A6: We are grateful to the Reviewer for this suggestion. A new Table 4 (Table 4. Demographic Predictors of Blood Lipids in Fully Adjusted (Indigeneity, Photoperiod Duration, Sex, Age) Multiple Regression Model.) was now added.
Q7 Page 6, table1 (L251-255) RA BLE is not characterized
A7: Thank you for noting. Done.
Q8 References:
I found 12 self-citations out of a total 42 references. Although, the topic of your work is specific, some references dealt with a broader thematic scope, for example 23 (Danilenko et al., 2022), 36 (Gubin et al., 2016) and 37 (Weinert and Gubin, 2022). These references should be replaced, or at least they should be supplemented with references from other authors/research group.
A8: We have replaced references 23, 36, and 37 with citations from other groups, as recommended. We have retained only self-citations directly supporting the methodology, establishing the study context, and explaining the hypothesis/aims, essential for clarity and accuracy in conveying the study’s findings and rationale.
Reviewer 2 Report
Comments and Suggestions for AuthorsThis is an unusually novel and sophisticated study describing important findings for both basic research on biological clocks, and for biomedical relevance. The database is unique, the analyses are thorough and the findings are significant and relevant to a large proportion of the human population if the findings generalize to less extreme latitudes. The methods capture the complexity of interactions between photoperiod, spectral quality of light, time of day and human circadian clock dynamics. This is especially intriguing because some arctic organisms appear to show only weak endogenous circadian clock regulation of behavior. Although the tables and text describing many (important) statistical associations among acronyms is somewhat confusing, Figures 1 and 2 provide excellent graphical representations of the patterns in the data.
I only have a few very minor suggestions:
Materials and Methods, line 119: Note that the three towns are in Russia.
Discussion, lines 329-330: should "melatonin phase" be "melatonin acrophase"?
Discussion, line 330: Delete "research demonstrates"?

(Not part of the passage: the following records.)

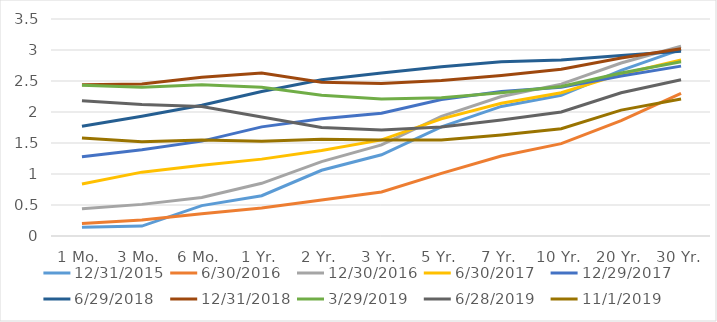
| Category | 12/31/2015 | 6/30/2016 | 12/30/2016 | 6/30/2017 | 12/29/2017 | 6/29/2018 | 12/31/2018 | 3/29/2019 | 6/28/2019 | 11/1/2019 |
|---|---|---|---|---|---|---|---|---|---|---|
| 1 Mo. | 0.14 | 0.2 | 0.44 | 0.84 | 1.28 | 1.77 | 2.44 | 2.43 | 2.18 | 1.58 |
| 3 Mo. | 0.16 | 0.26 | 0.51 | 1.03 | 1.39 | 1.93 | 2.45 | 2.4 | 2.12 | 1.52 |
| 6 Mo. | 0.49 | 0.36 | 0.62 | 1.14 | 1.53 | 2.11 | 2.56 | 2.44 | 2.09 | 1.55 |
| 1 Yr. | 0.65 | 0.45 | 0.85 | 1.24 | 1.76 | 2.33 | 2.63 | 2.4 | 1.92 | 1.53 |
| 2 Yr. | 1.06 | 0.58 | 1.2 | 1.38 | 1.89 | 2.52 | 2.48 | 2.27 | 1.75 | 1.56 |
| 3 Yr. | 1.31 | 0.71 | 1.47 | 1.55 | 1.98 | 2.63 | 2.46 | 2.21 | 1.71 | 1.55 |
| 5 Yr. | 1.76 | 1.01 | 1.93 | 1.89 | 2.2 | 2.73 | 2.51 | 2.23 | 1.76 | 1.55 |
| 7 Yr. | 2.09 | 1.29 | 2.25 | 2.14 | 2.33 | 2.81 | 2.59 | 2.31 | 1.87 | 1.63 |
| 10 Yr. | 2.27 | 1.49 | 2.45 | 2.31 | 2.4 | 2.84 | 2.69 | 2.41 | 2 | 1.73 |
| 20 Yr. | 2.67 | 1.86 | 2.79 | 2.61 | 2.58 | 2.91 | 2.87 | 2.63 | 2.31 | 2.03 |
| 30 Yr. | 3.01 | 2.3 | 3.06 | 2.84 | 2.74 | 2.98 | 3.02 | 2.81 | 2.52 | 2.21 |

Lines 399-400: Supplementary Materials: Include these as another figure in the text? It's is only a small additional amount of data but it is relevant and, in my opinion, worth including in the main text. It's more trouble (to readers) than it's worth to bury one small table in a supplemental file.
Author Response
This is an unusually novel and sophisticated study describing important findings for both basic research on biological clocks, and for biomedical relevance. The database is unique, the analyses are thorough and the findings are significant and relevant to a large proportion of the human population if the findings generalize to less extreme latitudes. The methods capture the complexity of interactions between photoperiod, spectral quality of light, time of day and human circadian clock dynamics. This is especially intriguing because some arctic organisms appear to show only weak endogenous circadian clock regulation of behavior. Although the tables and text describing many (important) statistical associations among acronyms is somewhat confusing, Figures 1 and 2 provide excellent graphical representations of the patterns in the data.
We appreciate the Reviewer’s thorough evaluation of our work and are grateful for the encouraging feedback.
I only have a few very minor suggestions:
Comments:
Q1: Materials and Methods, line 119: Note that the three towns are in Russia.
A1: Done.
Q2: Discussion, lines 329-330: should "melatonin phase" be "melatonin acrophase"?
A2: Changed text to acrophase.
Q3: Discussion, line 330: Delete "research demonstrates"?.
A3: Done.
Q4: Lines 399-400: Supplementary Materials: Include these as another figure in the text? It's is only a small additional amount of data but it is relevant and, in my opinion, worth including in the main text. It's more trouble (to readers) than it's worth to bury one small table in a supplemental file.
A4: We are grateful to the Reviewer for this suggestion. We now moved Supplemental Table to the main text. It is now Table 3.